I will never forget the night my wife flipped on the lights at 12:30 at night, waking me from a dead sleep. It was the night that my wife would finally find out who I really was. I was dead asleep and had only been that way for a short while. She turn the light on and set and returned to bed. With a concerned look she asked, "Are we going to make this work or not?"...
I replied, "What are you talking about?"
She said, "I read some of your text messages that you sent to James, and it doesn't sound like you want to be married anymore."
I replied, "It's complicated."
She asked, "What do you mean, its complicated?"
I said, "It's complicated."
With frustration she asked, "What are you attracted to men?!"
She said it as if it was the most outrageous thing she could possibly think of and with my head hung in shame I replied... "yes."
"I can't believe this," she said in disbelief.

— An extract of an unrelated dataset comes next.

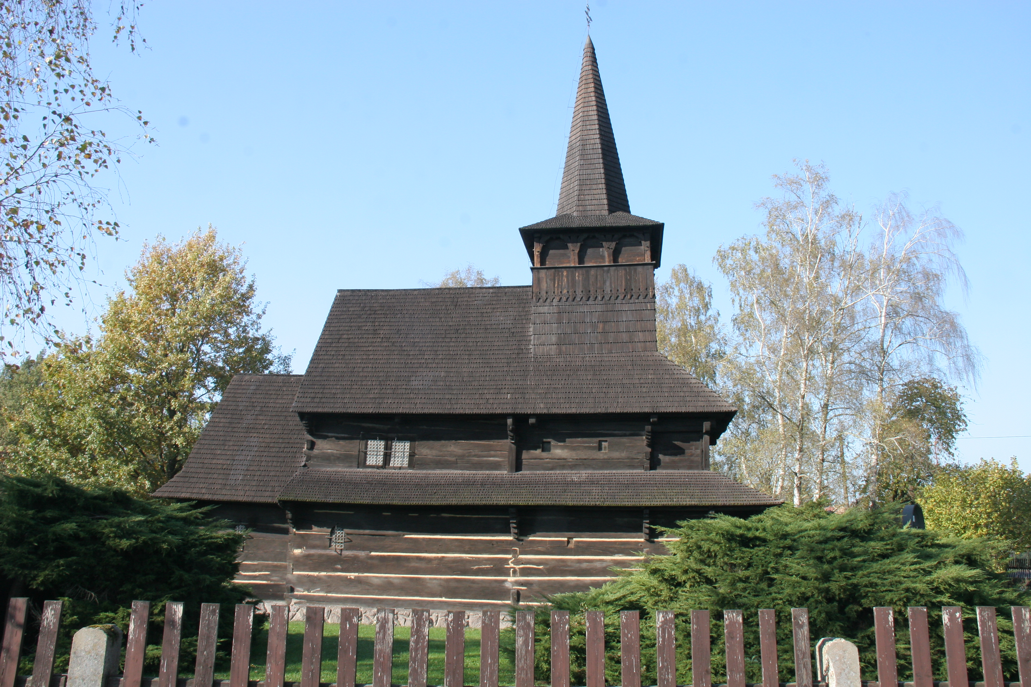 Kostel CČSH z Velké Kopaně, Dobříkov.

The conversation we had for the next 30 minutes was so personal that even I will not repeat it. I disclosed to her a very small portion of my behavior over the previous months. I didn't provide her with a full disclosure because of the initial shock of the situation. Let's just say she knew that our marriage has been tainted.
I felt terribly guilty and she was very angry, hurt and betrayed. I think it goes without saying that we slept in separate rooms that night. Neither one of us slept much. I had always wondered how she would react when I told her and now I was finally finding out.
The next morning we had to take my oldest son to a football game. The two of us did not converse at all. We exchanged some necessary logistical text messages but nothing more. When we got home after the football game, we sent the kids to play outside while her and I had THE conversation.
In anger she asked me, "So are you going to move to California and become a b*** pirate?" Always being one to appreciate a good gay joke, it took everything in me not to snicker. There was nothing funny about anything that was being shared.
In response to her question I replied, "I don't know." That was the beginning to the most deep disclosure I have ever given anyone about my sexuality. I told her everything about how I felt but nothing about what I'd done. I told her that I have felt this way my whole life. That I struggled with it and always believe that I just I did what was right, the feelings would somehow go away. That never happened.
We talked for a least 30 minutes. She listening intensely and I sobbed like a baby. After explaining how I felt she expressed empathy, love and concern. She told me that if I wanted to make it work she would stand by me the whole way.
I still can't believe how somebody can be so loving and compassionate under such terrible circumstances. I think if I have ever witnessed unconditional love it was then.
Her demonstration did not make the situation any easier for myself. I was still conflicted greatly inside my heart and soul. For myself, I was still sure that our marriage could never work because of what i'd done. I didn't understand how anybody could forgive another person completely.
The remainder of that day was a quiet. We went about our daily chores and activities and did not speak more about the elephant in the room.
A couple of days passed when I woke up and felt confusion. I felt confused because I wanted to be with my wife. I wanted to be with her both emotionally and physically. I can't explain why or how but it was enough to change my heart to the point that I wanted to give my marriage another shot.
I went on a run that morning with one of my triathlon buddies. Jay has been one of my best buddies since moving to Idaho. He is accepting and compassionate on the inside while rough and wildly, irreverent on the outside. He was the first person in my local area I came out to. I felt comfortable telling him because he had a brother who is also gay and I felt it wouldn't be as shocking to him.
We talk about everything while we are training. You can cover a lot of subject while training 2-3 hours a day... 6 days a week. The morning I came out to Jay was a turning point in my life. I can't remember exactly what was said but I do remember how I felt. I felt hope and the desire to make things work.
When I returned back to my house I went directly to speak with Laura. I told her with tears in my eyes that I wasn't sure if I could make our marriage work but I wasn't ready to give up yet. I said that the day may come when the two of us decide that it does not work but until that day comes we should stay together and try.
The last six months have been an emotional roller-coaster. Since my initial disclosure to my wife a lot has happened. It seems as if my feelings and emotions change daily. The posts on this blog will explain some of these events and experiences.
You are invited to read along if you choose. This blog serves as a personal journal for myself to think through and process all of these. I honestly don't know if we can make our marriage work. But I am going to give it as much effort as humanly possible. Sometimes I wish I could fast forward 10 years and find out where we're going to be and what we're going to be doing. In my mind I feel like we should have all of our issues resolved by then. I guess time will tell. If anything that I write on this blog serves as a benefit to you... I'm glad that I could help. If it does not, I really don't give a shit.